# Move over 7-pot, the Chocolate 7-pot and the Bhut Jolokia  here comes ...



## alblancher (Feb 19, 2012)

The   Trinidad Moruga Scorpion

http://www.nola.com/food/index.ssf/2012/02/hottest_pepper_the_trinidad_mo.html

another year another hottest pepper.


----------



## geerock (Feb 19, 2012)

Definitely one of the better names in quite a few years.  Although the Jalokia was also known as the "Ghost Pepper".  Pretty soon the Dept of Defense will be looking at these things.


----------



## chef jimmyj (Feb 19, 2012)

If the Chile has good flavor it is worth a little pain but how much flavor can you get out of a small amount of this pepper...Have you Al or anyone here tried this or the other contenders? I have to draw the line at Habaneros at this point...
	

	
	
		
		



		
			






...JJ


----------



## desertlites (Feb 19, 2012)

They say this pepper not only is HOT but also has a a very good flavor to boot. I don't mind hot foods but not to the point that it takes the pleasure out of eating them. Check out some of the pepperheads on Utube eating these things.


----------



## copperhead (Feb 19, 2012)

I have eaten a ghost pepper..... Don't, there is very little flavor in my opinion..... These peppers are good for adding heat to chili and other dishes.


----------



## berninga87 (Apr 8, 2012)

I've tried most of the peppers at the top of the heat scale. For the most popular ones; Habaneros are my favorite for now, tons of flavor and plenty of heat(Caribbean Red's are the best of the group in my opinion). The Jolokia was impressive but mostly for it's heat, like mentioned above it didn't have a whole lot of flavor.

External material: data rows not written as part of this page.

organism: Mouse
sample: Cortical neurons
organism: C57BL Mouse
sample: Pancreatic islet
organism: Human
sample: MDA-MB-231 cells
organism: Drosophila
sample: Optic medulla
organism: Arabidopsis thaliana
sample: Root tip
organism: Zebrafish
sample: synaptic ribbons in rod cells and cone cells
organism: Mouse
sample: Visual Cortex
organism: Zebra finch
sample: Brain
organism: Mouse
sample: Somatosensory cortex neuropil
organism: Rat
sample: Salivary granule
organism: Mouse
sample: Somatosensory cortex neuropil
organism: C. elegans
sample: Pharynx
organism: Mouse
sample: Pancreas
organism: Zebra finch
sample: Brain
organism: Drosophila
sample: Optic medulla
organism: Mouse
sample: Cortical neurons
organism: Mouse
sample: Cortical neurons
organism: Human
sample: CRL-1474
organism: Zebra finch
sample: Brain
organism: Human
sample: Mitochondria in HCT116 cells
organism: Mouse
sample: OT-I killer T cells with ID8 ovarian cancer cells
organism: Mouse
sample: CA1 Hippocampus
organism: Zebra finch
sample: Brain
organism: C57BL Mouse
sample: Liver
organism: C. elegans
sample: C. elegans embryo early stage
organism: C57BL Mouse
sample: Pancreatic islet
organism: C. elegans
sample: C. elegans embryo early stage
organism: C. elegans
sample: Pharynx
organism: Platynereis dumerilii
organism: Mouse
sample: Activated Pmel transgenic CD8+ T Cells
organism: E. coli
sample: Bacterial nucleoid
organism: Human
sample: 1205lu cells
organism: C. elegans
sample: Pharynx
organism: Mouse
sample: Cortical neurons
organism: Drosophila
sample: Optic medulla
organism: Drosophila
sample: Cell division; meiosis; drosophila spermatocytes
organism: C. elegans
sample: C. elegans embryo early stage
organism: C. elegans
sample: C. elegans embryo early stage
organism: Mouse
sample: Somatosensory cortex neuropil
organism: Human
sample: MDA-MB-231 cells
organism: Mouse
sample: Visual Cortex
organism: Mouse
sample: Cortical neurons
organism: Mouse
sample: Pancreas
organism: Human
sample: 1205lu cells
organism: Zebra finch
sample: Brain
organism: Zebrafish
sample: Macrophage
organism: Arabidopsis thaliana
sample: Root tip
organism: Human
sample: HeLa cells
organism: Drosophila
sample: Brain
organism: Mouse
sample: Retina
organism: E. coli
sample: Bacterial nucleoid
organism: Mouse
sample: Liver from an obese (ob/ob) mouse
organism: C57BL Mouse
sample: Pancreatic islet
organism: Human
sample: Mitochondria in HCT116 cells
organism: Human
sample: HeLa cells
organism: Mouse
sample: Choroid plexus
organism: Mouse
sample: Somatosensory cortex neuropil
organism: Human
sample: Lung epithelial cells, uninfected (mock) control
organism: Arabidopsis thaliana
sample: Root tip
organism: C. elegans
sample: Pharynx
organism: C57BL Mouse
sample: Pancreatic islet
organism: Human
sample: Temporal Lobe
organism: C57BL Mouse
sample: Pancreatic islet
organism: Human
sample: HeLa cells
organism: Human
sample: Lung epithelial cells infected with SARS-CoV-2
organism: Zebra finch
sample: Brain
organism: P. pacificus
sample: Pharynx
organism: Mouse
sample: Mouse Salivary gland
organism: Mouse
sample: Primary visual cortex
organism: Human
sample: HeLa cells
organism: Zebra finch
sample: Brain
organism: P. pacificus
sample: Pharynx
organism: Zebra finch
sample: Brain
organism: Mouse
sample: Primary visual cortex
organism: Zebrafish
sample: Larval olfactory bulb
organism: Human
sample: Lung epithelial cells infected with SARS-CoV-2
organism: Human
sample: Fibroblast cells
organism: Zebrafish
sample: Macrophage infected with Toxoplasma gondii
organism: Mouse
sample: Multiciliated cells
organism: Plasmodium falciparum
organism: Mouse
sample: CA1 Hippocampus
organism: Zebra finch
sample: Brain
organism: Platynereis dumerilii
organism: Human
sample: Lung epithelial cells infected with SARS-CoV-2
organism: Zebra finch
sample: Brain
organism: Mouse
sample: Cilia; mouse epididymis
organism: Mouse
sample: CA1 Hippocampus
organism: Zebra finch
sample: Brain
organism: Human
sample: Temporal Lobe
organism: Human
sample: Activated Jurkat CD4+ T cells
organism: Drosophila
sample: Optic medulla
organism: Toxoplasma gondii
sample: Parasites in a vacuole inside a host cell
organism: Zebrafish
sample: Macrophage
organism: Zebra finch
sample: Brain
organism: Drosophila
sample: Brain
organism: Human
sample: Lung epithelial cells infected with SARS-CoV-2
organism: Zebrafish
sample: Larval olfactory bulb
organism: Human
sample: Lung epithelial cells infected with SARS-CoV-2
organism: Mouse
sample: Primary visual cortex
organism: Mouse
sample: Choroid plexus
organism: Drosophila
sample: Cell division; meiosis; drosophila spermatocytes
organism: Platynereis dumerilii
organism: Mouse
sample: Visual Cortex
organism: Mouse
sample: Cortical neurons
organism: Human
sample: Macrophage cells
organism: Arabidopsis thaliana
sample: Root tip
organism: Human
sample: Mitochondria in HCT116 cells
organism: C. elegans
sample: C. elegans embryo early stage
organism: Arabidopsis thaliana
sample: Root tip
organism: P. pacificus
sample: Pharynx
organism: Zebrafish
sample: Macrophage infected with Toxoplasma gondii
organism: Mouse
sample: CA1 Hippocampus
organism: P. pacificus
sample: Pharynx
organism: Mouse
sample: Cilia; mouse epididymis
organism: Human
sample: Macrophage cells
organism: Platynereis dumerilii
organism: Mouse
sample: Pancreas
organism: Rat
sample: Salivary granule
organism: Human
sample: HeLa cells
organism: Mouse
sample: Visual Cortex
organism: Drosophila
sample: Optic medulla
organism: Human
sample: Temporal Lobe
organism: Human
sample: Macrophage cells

I haven't been able to try the Scorpion's yet in fresh pepper form, but I've had a couple different sauces and recently purchased a puree simply containing the peppers themselves and a little vinegar, and they have all been delicious. Flavor wise they are just as good or better than habanero, and to me are slightly hotter tasting than the Jolokia. The puree is great as an additive to sauces, salsa's and any other cooking you want to add a sweet/spicy flavor to, because the flavor goes a long way.


----------



## ritamcd (Apr 8, 2012)

I am growing the Scorpion and will let you know when it fruits ... We make our own hot sauce with the "ghost" and well if theres a hotter there's a better 
	

	
	
		
		



		
		
	


	





you can get them at the New Mexico Chili institute .. Very expensive and their germination rate SUX!!

If you can get past the heat in the Ghost Peppers then you will find a nice fruity taste ..


----------



## jp61 (Apr 8, 2012)

Chef JimmyJ said:


> I have to draw the line at Habaneros at this point...
> 
> 
> 
> ...


Same here.


----------